Chavez, who halted cooperation with the DEA in 2005 on charges that it violated Venezuela’s sovereignty, has repeatedly scoffed at U.S. accusations his government is soft on drugs. He notes Venezuela has on numerous occasions turned traffickers over to U.S. authorities and makes frequent narcotics seizures.

CARTEL WAR

The U.S. State Department estimated in a report this year that between 161 and 212 metric tons of cocaine “likely departed from Venezuela to global destinations in 2011.”

Venezuela’s drug trade stretches to West Africa and Eastern Europe, the report said, with cocaine shipments from Venezuela reaching the likes of Guinea Bissau and Ukraine.

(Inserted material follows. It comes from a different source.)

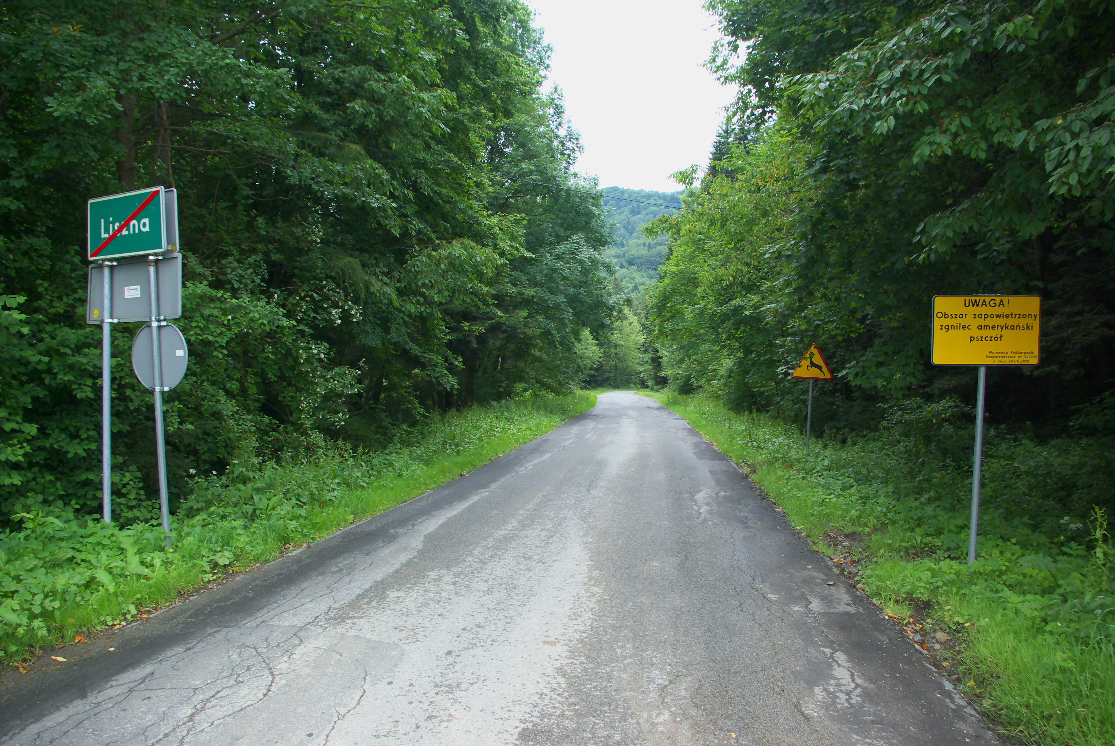 Liszna. Obszar zapowietrzony zgnilec amerykański pszczół (2020).

Velasquez, the judge who echoed Aponte’s criticisms, said war had broken out between Venezuelan cartels, including one made up of senior military officers known as the “Cartel of the Suns.” Its name comes from the insignias that decorate the epaulettes of Venezuelan generals.

“(Chavez) should know that among his favorite generals there are drug traffickers,” said Velasquez in a television interview, also with SOi TV filmed in Costa Rica, where he now lives. “There is proof that high-ranking officials have been bribed … and nobody does anything.”

Velasquez said that conflict was responsible for the murders of General Jesus Aguilarte and General Wilmer Moreno, close confidants of the president who were gunned down in March and April in killings that resembled drug mafia murders.

The government has been largely silent about the two cases, which is surprising because both victims took part in the failed 1992 coup that thrust Chavez to fame. Officers who were involved in that putsch are among Chavez’s closest allies and Venezuela’s most powerful officials.

A spokesman for Venezuela’s main investigative police unit said the group had not yet determined a motive for the murders.